Iwata confirmed that Nintendo won’t offer new games in January or February and apologized for this, but said “Nintendo takes seriously its responsibility to offer a steady stream of new titles in the very early days of a new platform to establish a good lineup of software.” Why the delay? Because, says Iwata, “We firmly believe we have to offer quality experiences when we release new titles.” No argument there.


What’s coming between spring and summer? Iwata identified several titles: Game & Wario, Wii Fit U, Pikmin 3, LEGO City Undercover and The Wonderful 101. But don’t get too excited: These were originally slated to hit by March.


We also caught another glimpse of Bayonetta 2 (as well as the female protagonist’s backside), heard a bit about Super Smash Bros. U and why it’ll probably be a while before we see it (screens at E3), and then Iwata talked about, well, a bunch of stuff we already knew was in the offing: a new unnamed Super Mario game by the team that developed the Super Mario Galaxy and Super Mario 3D Land platformers, a new Mario Kart racer (both set to be playable at E3) and a new Wii Party game (Iwata showed video of someone shaking a Wii U GamePad to roll dice as well as two players using a GamePad like a mini-foosball table).


More intriguing were the two unannounced new games, like one from the developers behind Kirby’s Epic Yarn starring Yoshi (a kind of sequel to Yoshi’s Story for the Nintendo 64) or — wait for it JRPG wonks — a Shin Megami Tensei / Fire Emblem crossover from Atlus.


Last but not least, Iwata revealed the company’s plans for Zelda on the Wii U. The really good news: Nintendo says it’s planning to “rethink the conventions of Zelda,” tinkering with tenets like dungeon linearity and solo play.
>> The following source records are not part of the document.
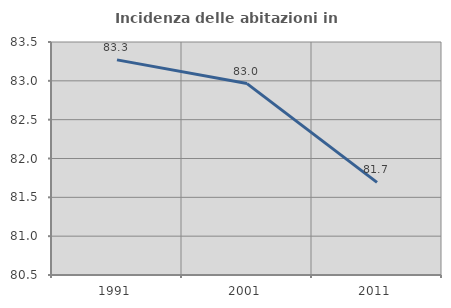
| Category | Incidenza delle abitazioni in proprietà  |
|---|---|
| 1991.0 | 83.27 |
| 2001.0 | 82.964 |
| 2011.0 | 81.692 |
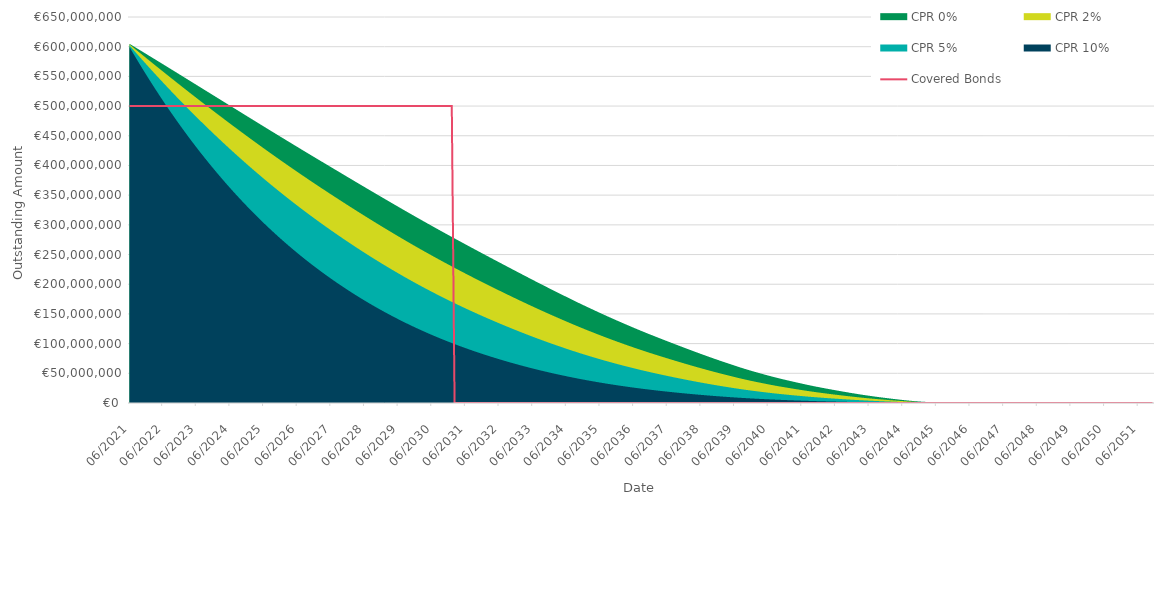
| Category | Covered Bonds |
|---|---|
| 2021-06-30 | 500000000 |
| 2021-07-31 | 500000000 |
| 2021-08-31 | 500000000 |
| 2021-09-30 | 500000000 |
| 2021-10-31 | 500000000 |
| 2021-11-30 | 500000000 |
| 2021-12-31 | 500000000 |
| 2022-01-31 | 500000000 |
| 2022-02-28 | 500000000 |
| 2022-03-31 | 500000000 |
| 2022-04-30 | 500000000 |
| 2022-05-31 | 500000000 |
| 2022-06-30 | 500000000 |
| 2022-07-31 | 500000000 |
| 2022-08-31 | 500000000 |
| 2022-09-30 | 500000000 |
| 2022-10-31 | 500000000 |
| 2022-11-30 | 500000000 |
| 2022-12-31 | 500000000 |
| 2023-01-31 | 500000000 |
| 2023-02-28 | 500000000 |
| 2023-03-31 | 500000000 |
| 2023-04-30 | 500000000 |
| 2023-05-31 | 500000000 |
| 2023-06-30 | 500000000 |
| 2023-07-31 | 500000000 |
| 2023-08-31 | 500000000 |
| 2023-09-30 | 500000000 |
| 2023-10-31 | 500000000 |
| 2023-11-30 | 500000000 |
| 2023-12-31 | 500000000 |
| 2024-01-31 | 500000000 |
| 2024-02-29 | 500000000 |
| 2024-03-31 | 500000000 |
| 2024-04-30 | 500000000 |
| 2024-05-31 | 500000000 |
| 2024-06-30 | 500000000 |
| 2024-07-31 | 500000000 |
| 2024-08-31 | 500000000 |
| 2024-09-30 | 500000000 |
| 2024-10-31 | 500000000 |
| 2024-11-30 | 500000000 |
| 2024-12-31 | 500000000 |
| 2025-01-31 | 500000000 |
| 2025-02-28 | 500000000 |
| 2025-03-31 | 500000000 |
| 2025-04-30 | 500000000 |
| 2025-05-31 | 500000000 |
| 2025-06-30 | 500000000 |
| 2025-07-31 | 500000000 |
| 2025-08-31 | 500000000 |
| 2025-09-30 | 500000000 |
| 2025-10-31 | 500000000 |
| 2025-11-30 | 500000000 |
| 2025-12-31 | 500000000 |
| 2026-01-31 | 500000000 |
| 2026-02-28 | 500000000 |
| 2026-03-31 | 500000000 |
| 2026-04-30 | 500000000 |
| 2026-05-31 | 500000000 |
| 2026-06-30 | 500000000 |
| 2026-07-31 | 500000000 |
| 2026-08-31 | 500000000 |
| 2026-09-30 | 500000000 |
| 2026-10-31 | 500000000 |
| 2026-11-30 | 500000000 |
| 2026-12-31 | 500000000 |
| 2027-01-31 | 500000000 |
| 2027-02-28 | 500000000 |
| 2027-03-31 | 500000000 |
| 2027-04-30 | 500000000 |
| 2027-05-31 | 500000000 |
| 2027-06-30 | 500000000 |
| 2027-07-31 | 500000000 |
| 2027-08-31 | 500000000 |
| 2027-09-30 | 500000000 |
| 2027-10-31 | 500000000 |
| 2027-11-30 | 500000000 |
| 2027-12-31 | 500000000 |
| 2028-01-31 | 500000000 |
| 2028-02-29 | 500000000 |
| 2028-03-31 | 500000000 |
| 2028-04-30 | 500000000 |
| 2028-05-31 | 500000000 |
| 2028-06-30 | 500000000 |
| 2028-07-31 | 500000000 |
| 2028-08-31 | 500000000 |
| 2028-09-30 | 500000000 |
| 2028-10-31 | 500000000 |
| 2028-11-30 | 500000000 |
| 2028-12-31 | 500000000 |
| 2029-01-31 | 500000000 |
| 2029-02-28 | 500000000 |
| 2029-03-31 | 500000000 |
| 2029-04-30 | 500000000 |
| 2029-05-31 | 500000000 |
| 2029-06-30 | 500000000 |
| 2029-07-31 | 500000000 |
| 2029-08-31 | 500000000 |
| 2029-09-30 | 500000000 |
| 2029-10-31 | 500000000 |
| 2029-11-30 | 500000000 |
| 2029-12-31 | 500000000 |
| 2030-01-31 | 500000000 |
| 2030-02-28 | 500000000 |
| 2030-03-31 | 500000000 |
| 2030-04-30 | 500000000 |
| 2030-05-31 | 500000000 |
| 2030-06-30 | 500000000 |
| 2030-07-31 | 500000000 |
| 2030-08-31 | 500000000 |
| 2030-09-30 | 500000000 |
| 2030-10-31 | 500000000 |
| 2030-11-30 | 500000000 |
| 2030-12-31 | 500000000 |
| 2031-01-31 | 500000000 |
| 2031-02-28 | 0 |
| 2031-03-31 | 0 |
| 2031-04-30 | 0 |
| 2031-05-31 | 0 |
| 2031-06-30 | 0 |
| 2031-07-31 | 0 |
| 2031-08-31 | 0 |
| 2031-09-30 | 0 |
| 2031-10-31 | 0 |
| 2031-11-30 | 0 |
| 2031-12-31 | 0 |
| 2032-01-31 | 0 |
| 2032-02-29 | 0 |
| 2032-03-31 | 0 |
| 2032-04-30 | 0 |
| 2032-05-31 | 0 |
| 2032-06-30 | 0 |
| 2032-07-31 | 0 |
| 2032-08-31 | 0 |
| 2032-09-30 | 0 |
| 2032-10-31 | 0 |
| 2032-11-30 | 0 |
| 2032-12-31 | 0 |
| 2033-01-31 | 0 |
| 2033-02-28 | 0 |
| 2033-03-31 | 0 |
| 2033-04-30 | 0 |
| 2033-05-31 | 0 |
| 2033-06-30 | 0 |
| 2033-07-31 | 0 |
| 2033-08-31 | 0 |
| 2033-09-30 | 0 |
| 2033-10-31 | 0 |
| 2033-11-30 | 0 |
| 2033-12-31 | 0 |
| 2034-01-31 | 0 |
| 2034-02-28 | 0 |
| 2034-03-31 | 0 |
| 2034-04-30 | 0 |
| 2034-05-31 | 0 |
| 2034-06-30 | 0 |
| 2034-07-31 | 0 |
| 2034-08-31 | 0 |
| 2034-09-30 | 0 |
| 2034-10-31 | 0 |
| 2034-11-30 | 0 |
| 2034-12-31 | 0 |
| 2035-01-31 | 0 |
| 2035-02-28 | 0 |
| 2035-03-31 | 0 |
| 2035-04-30 | 0 |
| 2035-05-31 | 0 |
| 2035-06-30 | 0 |
| 2035-07-31 | 0 |
| 2035-08-31 | 0 |
| 2035-09-30 | 0 |
| 2035-10-31 | 0 |
| 2035-11-30 | 0 |
| 2035-12-31 | 0 |
| 2036-01-31 | 0 |
| 2036-02-29 | 0 |
| 2036-03-31 | 0 |
| 2036-04-30 | 0 |
| 2036-05-31 | 0 |
| 2036-06-30 | 0 |
| 2036-07-31 | 0 |
| 2036-08-31 | 0 |
| 2036-09-30 | 0 |
| 2036-10-31 | 0 |
| 2036-11-30 | 0 |
| 2036-12-31 | 0 |
| 2037-01-31 | 0 |
| 2037-02-28 | 0 |
| 2037-03-31 | 0 |
| 2037-04-30 | 0 |
| 2037-05-31 | 0 |
| 2037-06-30 | 0 |
| 2037-07-31 | 0 |
| 2037-08-31 | 0 |
| 2037-09-30 | 0 |
| 2037-10-31 | 0 |
| 2037-11-30 | 0 |
| 2037-12-31 | 0 |
| 2038-01-31 | 0 |
| 2038-02-28 | 0 |
| 2038-03-31 | 0 |
| 2038-04-30 | 0 |
| 2038-05-31 | 0 |
| 2038-06-30 | 0 |
| 2038-07-31 | 0 |
| 2038-08-31 | 0 |
| 2038-09-30 | 0 |
| 2038-10-31 | 0 |
| 2038-11-30 | 0 |
| 2038-12-31 | 0 |
| 2039-01-31 | 0 |
| 2039-02-28 | 0 |
| 2039-03-31 | 0 |
| 2039-04-30 | 0 |
| 2039-05-31 | 0 |
| 2039-06-30 | 0 |
| 2039-07-31 | 0 |
| 2039-08-31 | 0 |
| 2039-09-30 | 0 |
| 2039-10-31 | 0 |
| 2039-11-30 | 0 |
| 2039-12-31 | 0 |
| 2040-01-31 | 0 |
| 2040-02-29 | 0 |
| 2040-03-31 | 0 |
| 2040-04-30 | 0 |
| 2040-05-31 | 0 |
| 2040-06-30 | 0 |
| 2040-07-31 | 0 |
| 2040-08-31 | 0 |
| 2040-09-30 | 0 |
| 2040-10-31 | 0 |
| 2040-11-30 | 0 |
| 2040-12-31 | 0 |
| 2041-01-31 | 0 |
| 2041-02-28 | 0 |
| 2041-03-31 | 0 |
| 2041-04-30 | 0 |
| 2041-05-31 | 0 |
| 2041-06-30 | 0 |
| 2041-07-31 | 0 |
| 2041-08-31 | 0 |
| 2041-09-30 | 0 |
| 2041-10-31 | 0 |
| 2041-11-30 | 0 |
| 2041-12-31 | 0 |
| 2042-01-31 | 0 |
| 2042-02-28 | 0 |
| 2042-03-31 | 0 |
| 2042-04-30 | 0 |
| 2042-05-31 | 0 |
| 2042-06-30 | 0 |
| 2042-07-31 | 0 |
| 2042-08-31 | 0 |
| 2042-09-30 | 0 |
| 2042-10-31 | 0 |
| 2042-11-30 | 0 |
| 2042-12-31 | 0 |
| 2043-01-31 | 0 |
| 2043-02-28 | 0 |
| 2043-03-31 | 0 |
| 2043-04-30 | 0 |
| 2043-05-31 | 0 |
| 2043-06-30 | 0 |
| 2043-07-31 | 0 |
| 2043-08-31 | 0 |
| 2043-09-30 | 0 |
| 2043-10-31 | 0 |
| 2043-11-30 | 0 |
| 2043-12-31 | 0 |
| 2044-01-31 | 0 |
| 2044-02-29 | 0 |
| 2044-03-31 | 0 |
| 2044-04-30 | 0 |
| 2044-05-31 | 0 |
| 2044-06-30 | 0 |
| 2044-07-31 | 0 |
| 2044-08-31 | 0 |
| 2044-09-30 | 0 |
| 2044-10-31 | 0 |
| 2044-11-30 | 0 |
| 2044-12-31 | 0 |
| 2045-01-31 | 0 |
| 2045-02-28 | 0 |
| 2045-03-31 | 0 |
| 2045-04-30 | 0 |
| 2045-05-31 | 0 |
| 2045-06-30 | 0 |
| 2045-07-31 | 0 |
| 2045-08-31 | 0 |
| 2045-09-30 | 0 |
| 2045-10-31 | 0 |
| 2045-11-30 | 0 |
| 2045-12-31 | 0 |
| 2046-01-31 | 0 |
| 2046-02-28 | 0 |
| 2046-03-31 | 0 |
| 2046-04-30 | 0 |
| 2046-05-31 | 0 |
| 2046-06-30 | 0 |
| 2046-07-31 | 0 |
| 2046-08-31 | 0 |
| 2046-09-30 | 0 |
| 2046-10-31 | 0 |
| 2046-11-30 | 0 |
| 2046-12-31 | 0 |
| 2047-01-31 | 0 |
| 2047-02-28 | 0 |
| 2047-03-31 | 0 |
| 2047-04-30 | 0 |
| 2047-05-31 | 0 |
| 2047-06-30 | 0 |
| 2047-07-31 | 0 |
| 2047-08-31 | 0 |
| 2047-09-30 | 0 |
| 2047-10-31 | 0 |
| 2047-11-30 | 0 |
| 2047-12-31 | 0 |
| 2048-01-31 | 0 |
| 2048-02-29 | 0 |
| 2048-03-31 | 0 |
| 2048-04-30 | 0 |
| 2048-05-31 | 0 |
| 2048-06-30 | 0 |
| 2048-07-31 | 0 |
| 2048-08-31 | 0 |
| 2048-09-30 | 0 |
| 2048-10-31 | 0 |
| 2048-11-30 | 0 |
| 2048-12-31 | 0 |
| 2049-01-31 | 0 |
| 2049-02-28 | 0 |
| 2049-03-31 | 0 |
| 2049-04-30 | 0 |
| 2049-05-31 | 0 |
| 2049-06-30 | 0 |
| 2049-07-31 | 0 |
| 2049-08-31 | 0 |
| 2049-09-30 | 0 |
| 2049-10-31 | 0 |
| 2049-11-30 | 0 |
| 2049-12-31 | 0 |
| 2050-01-31 | 0 |
| 2050-02-28 | 0 |
| 2050-03-31 | 0 |
| 2050-04-30 | 0 |
| 2050-05-31 | 0 |
| 2050-06-30 | 0 |
| 2050-07-31 | 0 |
| 2050-08-31 | 0 |
| 2050-09-30 | 0 |
| 2050-10-31 | 0 |
| 2050-11-30 | 0 |
| 2050-12-31 | 0 |
| 2051-01-31 | 0 |
| 2051-02-28 | 0 |
| 2051-03-31 | 0 |
| 2051-04-30 | 0 |
| 2051-05-31 | 0 |
| 2051-06-30 | 0 |
| 2051-07-31 | 0 |
| 2051-08-31 | 0 |
| 2051-09-30 | 0 |
| 2051-10-31 | 0 |
| 2051-11-30 | 0 |

The merely good news: Nintendo’s remastering Zelda: The Wind Waker in HD for the system and tweaking the gameplay. The bad-good news: You’ll probably have to wait a long time for the new Zelda, but you’ll get The Wind Waker HD by “this fall.”


But the best news of all, from where I’m sitting: Taking a page from Apple, Iwata closed by invoking “one more important topic”: a new Wii U game from Monolith Soft, the company responsible for Xenoblade Chronicles, the best roleplaying game on any game system released in…well, when was Final Fantasy XII released? Has it been seven years already?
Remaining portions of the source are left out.